When the Clayton-Bulwer treaty was concluded it was contemplated that the Nicaragua Canal, to which the treaty principally had relation, would be at once commenced and finished with all possible speed by American and British capital under the impulse of the joint protectorate. This appears not only from the context of the treaty, but also from the history of the negotiations which lead to the treaty, and the relations which then existed between this Government and the Central American States.
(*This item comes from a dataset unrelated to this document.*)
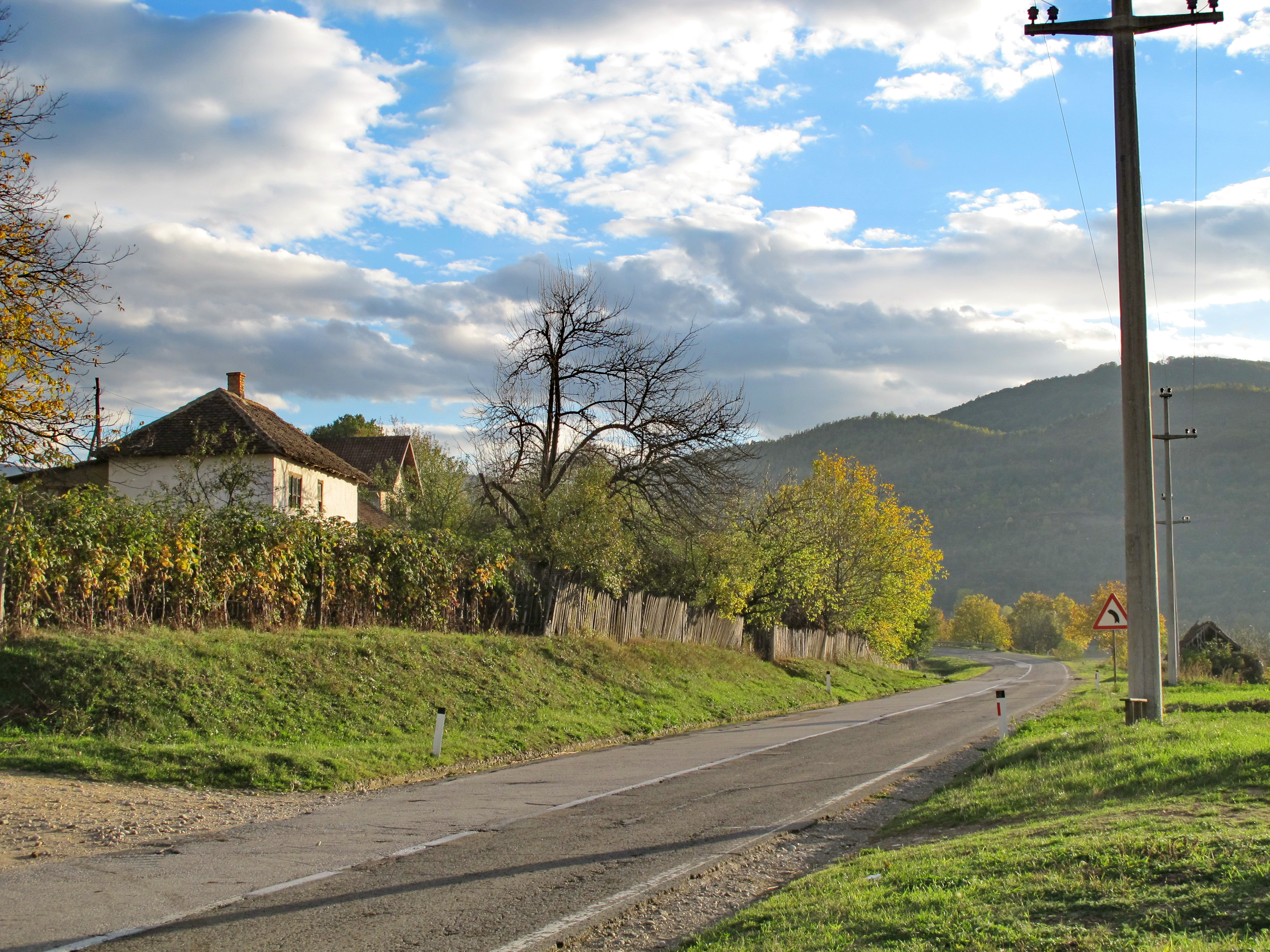 Дрлаче.

On December 12, 1846, New Grenada, by a treaty of commerce, in consideration of certain guarantees, made the United States valuable grants relating to the Panama route, to which your attention will be directed when we consider the rights of this Republic in relation to the Panama route.

The discovery of gold in California soon made it important to find some rapid way of reaching it. Notwithstanding the progress of the Panama Railroad scheme, public feeling was running strongly in favor of a ship-canal large enough to accommodate ocean steamships. Influenced by this strong feeling the minister of the United States in Nicaragua, without instructions, negotiated a treaty with that Republic, which conferred upon certain citizens of the United States the valuable right to construct a ship-canal from San Juan on the Atlantic coast to the Pacific. Nicaragua claimed sovereignty over the whole of the line of the proposed canal, while Great Britain, as I have shown, claimed sovereignty over a portion of it occupied by the Mosquito Indians.
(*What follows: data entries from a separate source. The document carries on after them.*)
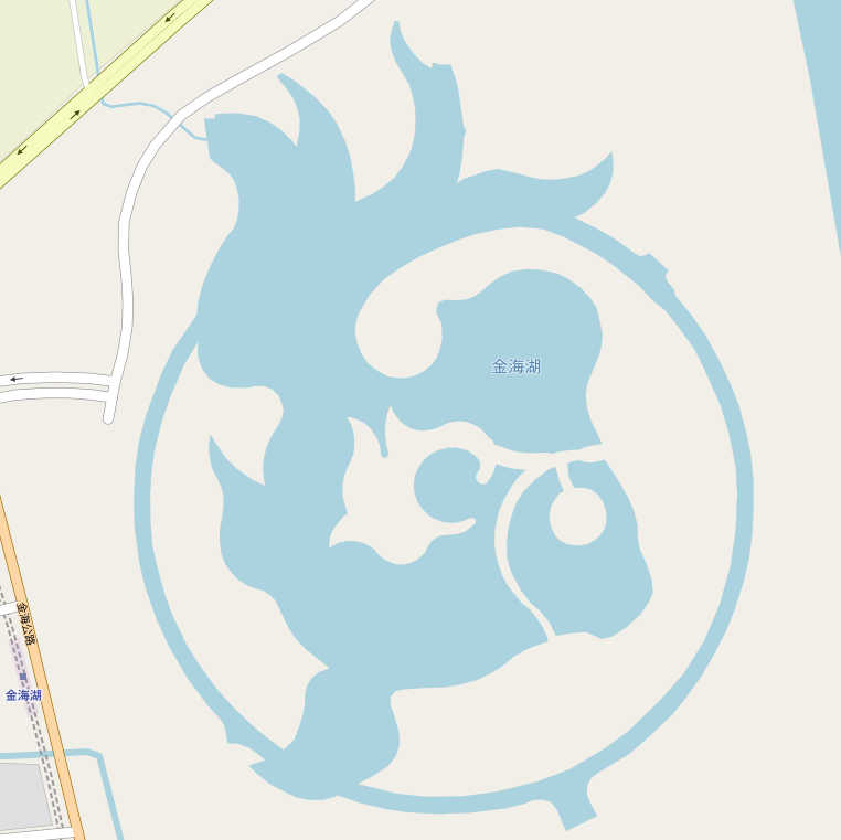 金海湖“上海之鱼” This map may be incomplete, and may contain errors. Don't rely solely on it for navigation.
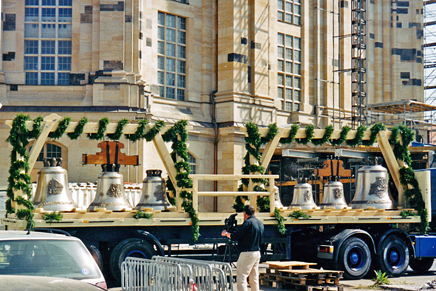 Die sieben neuen Glocken der Dresdner Frauenkirche auf dem Neumarkt vor der Glockenweihe im Mai 2003 (v.l.n.r.): Johannes, Jeremia (mit Holzjoch) und Josua für Turm E; Hannah, Philippus, David (mit Holzjoch) und Jesaja für Turm C. (Scan vom Analogbild)
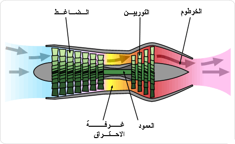 صورة تبيّن التدفق المحوري في التوربين
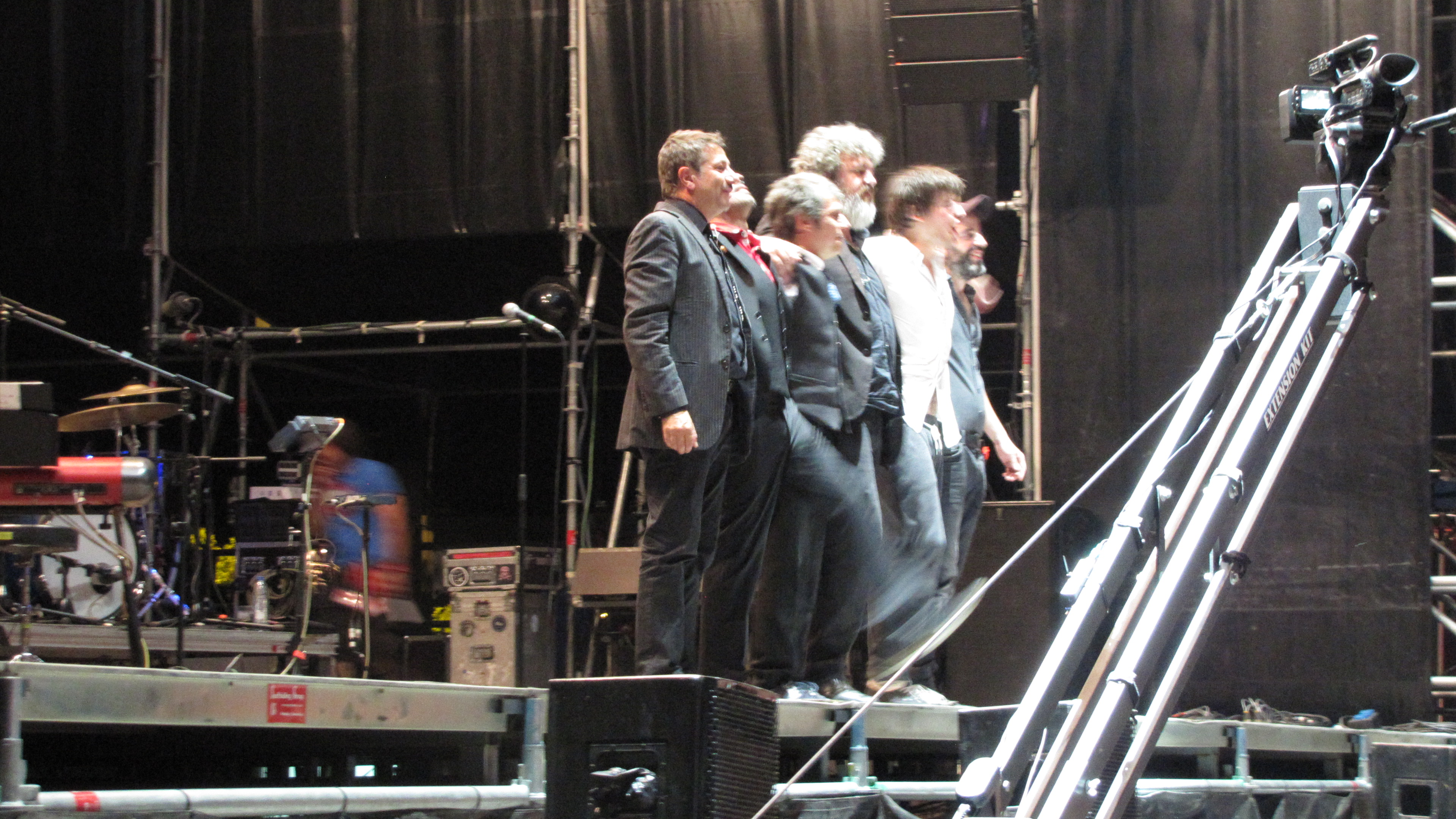 Concierto Ivan Ferreiro y Ricky Falkner (Egon Soda) en Sonorama 2014

At the time of the concession by Nicaragua it would have been impossible to procure in the United States the capital necessary for the construction of a ship-canal from the Atlantic to the Pacific.

Hence it was that, when Mr. Clayton learned of the concession, he at once informed Mr. Crampton, the British minister, saying that the United States did not propose to avail themselves exclusively of these privileges, but wished a canal constructed, and that the claim of Great Britain on behalf of the Mosquito Indians, which the United States could not admit, stood in the way. The Government of the United States, Mr. Clayton said, was persuaded that—

These considerations, if fairly laid before Her Majesty's Government, would induce Her Majesty's Government to make such an arrangement with regard to the Mosquito Indians as would prevent its being an obstacle to the design in question.
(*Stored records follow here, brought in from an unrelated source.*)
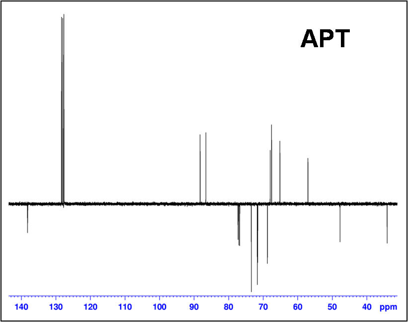 Espectro APT de RMN
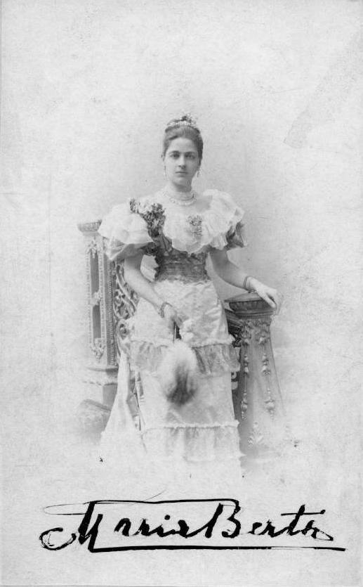 María Berta, esposa de don Carlos, de pie y elegantemente vestida, sobre una escalera simulada, apoyando su mano izquierda en la barandilla de balaustres y sujetando una abanico de plumas con la mano derecha.
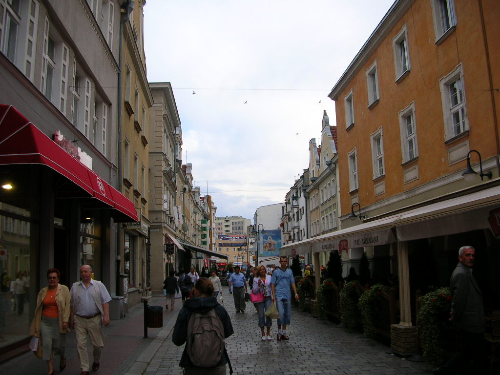 Opole - ul.Krakowska Autor - Bartek Wawraszko ( Bast )
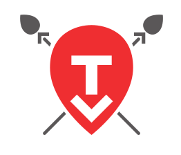 Tagzaniaren logoa

President Taylor was present at the interview, and "cordially concurred." Mr. Crampton reported the conversation to Lord Palmerston the 1st October, and on the 15th of the same month transmitted to him a copy of the concession by Nicaragua to the American company. The 22d November Mr. Abbott Lawrence officially informed Lord Palmerston that an American company, aided by the subscription of a large amount of British capital, had begun to construct the Panama Railroad, and had completed the contracts for iron for it. He transmitted to Lord Palmerston a copy of the guaranty in the treaty of 1846 with New Grenada, and invited Great Britain to join in the guaranty. In the same note he acquainted her Majesty's Government with the concession from Nicaragua to the American canal company, and said that the conflicting claims as to Mosquito threw an obstacle in the way of the work, and invited a conversation on the subject. It seems that several conversations were had, since on the 14th of the following December Mr. Lawrence addressed a formal note to Lord Palmerston, in which, after referring to them and again setting forth the concessions for the Panama Railroad and the Nicaragua Canal, and stating that the United States had "disclaimed all intention to settle, annex, colonize, or fortify the territory of Central America, which declaration had been met by a similar disclaimer on the part of Great Britain," and also that Her Majesty's Government "had intimated their willingness to join with the United States in their guaranty of neutrality," he asked, in substance, 1st. Whether Great Britain would enter into a treaty with Nicaragua similar to that negotiated by the United States? 2d. Whether Great Britain would enter into a treaty with New Grenada guaranteeing the neutrality of the railway then under construction. 3d. Whether the obstruction of the Mosquito Protectorate would be removed? This note was never answered formally in London, but negotiations were transferred to Washington.